La décision obligeant M. B… à quitter le territoire français, qui a été prise en application des dispositions du 3° de l’article L. 611-1 dudit code, n’avait pas à faire l’objet d’une motivation distincte de celle de la décision portant refus de séjour, laquelle ainsi qu’il a été dit au point 3 du jugement est suffisamment motivée. Par suite, le moyen tiré du défaut de motivation de l’obligation de quitter le territoire doit être écarté.
En deuxième lieu, il résulte de ce qui a été dit aux points 2 à 7 du jugement que M. B… n’est pas fondé à soutenir que la décision du 13 novembre 2024 portant obligation de quitter le territoire français serait illégale en raison de l’illégalité de la décision du même jour portant refus de séjour.
En dernier lieu, pour les mêmes motifs que ceux exposés au point 7 du jugement, le préfet de Maine-et-Loire n’a pas apprécié de manière manifestement erronée les conséquences de sa décision d’obligation de quitter le territoire français sur la situation de M. B….
Sur la décision fixant le pays de destination :
Il résulte de ce qui a été dit aux points 2 à 11 du jugement que M. B… n’est pas fondé à soutenir que la décision du 13 novembre 2024 fixant le pays à destination duquel il pourrait être reconduit d’office serait illégale en raison de l’illégalité des décisions du même jour portant refus de séjour et obligation de quitter le territoire français.
Il résulte de tout ce qui précède que la requête de M. B… doit être rejetée, en toutes ses conclusions.
D É C I D E :
Article 1er :
La requête de M. B… est rejetée.
Article 2 :
Le présent jugement sera notifié à M. C… B… et au préfet de Maine-et-Loire.
Délibéré après l’audience du 11 décembre 2025, à laquelle siégeaient :
Mme Béria-Guillaumie, présidente,
Mme Gibson-Théry, première conseillère,
Mme Baufumé, première conseillère.
Rendu public par mise à disposition au greffe le 8 janvier 2026.

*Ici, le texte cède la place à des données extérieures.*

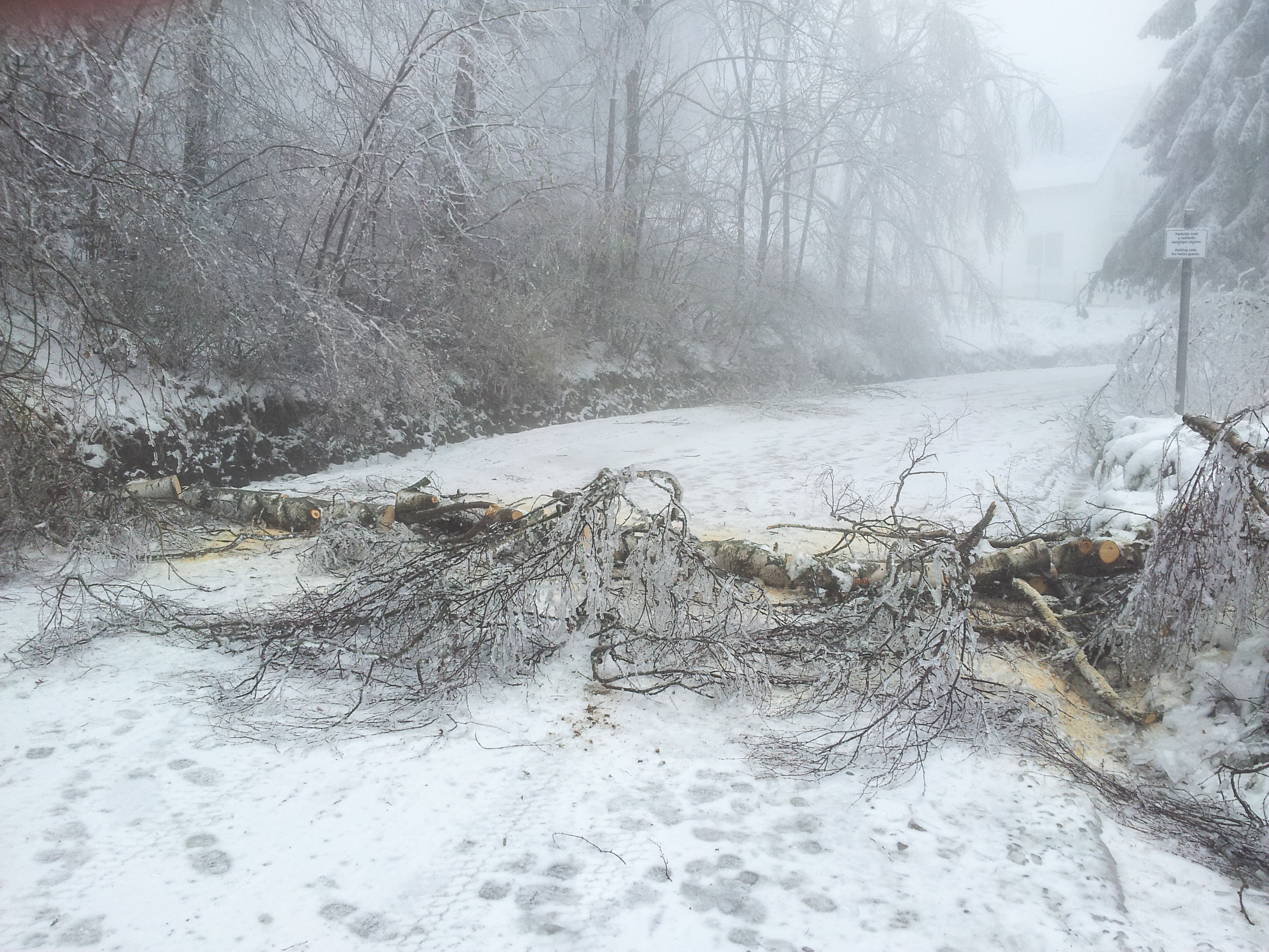 Ice damage in December 2014, Galyatető, Hungary

La présidente-rapporteure,
M. BÉRIA-GUILLAUMIE
L’assesseure la plus ancienne
dans l’ordre du tableau,
S. GIBSON-THÉRY
La greffière,
B. GAUTIER
La République mande et ordonne au préfet de Maine-et-Loire en ce qui le concerne ou à tous commissaires de justice à ce requis en ce qui concerne les voies de droit commun contre les parties privées, de pourvoir à l’exécution de la présente décision.